Saint Barnabas Corp., a New Jersey hospital chain, will pay $265 million to settle a pair of whistleblower lawsuits. The allegations were that it had systematically inflated charges to Medicare patients in order to obtain enhanced reimbursements. The massive settlement by the largest health care system in New Jersey and second largest employer in the state may be the first in a series other to come. Numerous other hospitals are apparently facing similar accusations and they will have great difficulty in defending their practices.
In the suits, brought by whistleblowers, it was claimed that Saint Barnabas was abusing a Medicare provision that provides for supplemental payments for unusually expensive cases, referred to as “outliers.” Justice Department lawyers reported that between October 1995 and August 2003, the nine hospitals operated by West Orange, New Jersey-based Saint Barnabas “purposefully inflated charges for inpatient and outpatient care to make these cases appear more costly than they actually were.” As you may already know, whistleblower lawsuits, also known as qui tam actions, allege claims under the False Claims Act. Initially, such cases are filed under seal and immediately referred to the local U.S. Attorney in order to give the Justice Department the option of pursuing the case.
Health care providers should never intentionally overcharge the Medicare program, but it appears the practice is widespread. Saint Barnabas entered into a “corporate integrity agreement” in which it promised to take a series of steps to ensure compliance with Medicare regulations and policies in the future. The suit had been filed in U.S. District Court in Philadelphia on behalf of two whistleblowers. A similar suit was filed in U.S. District Court in New Jersey on behalf of a third person.
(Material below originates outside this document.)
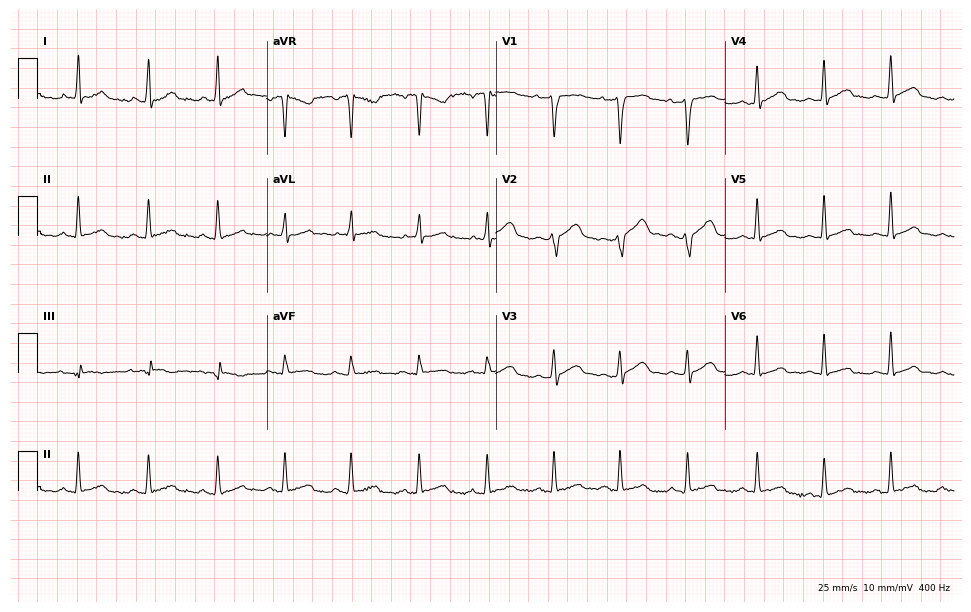
12-lead ECG from a 25-year-old man (9.3-second recording at 400 Hz). No first-degree AV block, right bundle branch block, left bundle branch block, sinus bradycardia, atrial fibrillation or sinus tachycardia recorded for this tracing.

These suits, filed in November 2002, sparked a massive federal investigation involving both the Philadelphia and New Jersey U.S. Attorney’s offices; the Justice Department’s Civil Division in Washington, D.C.; the FBI; the Department of Health and Human Services’ Office of Inspector General; the Centers for Medicare and Medicaid Services; and the U.S. Postal inspectors. It should be noted that whistleblowers are responsible for uncovering a great deal of fraud committed against the federal government. For years, until people started using the False Claims Act, much of this fraud went unreported. Now some powerful lobby groups are trying to stop whistleblower lawsuits. Hopefully, they will fail.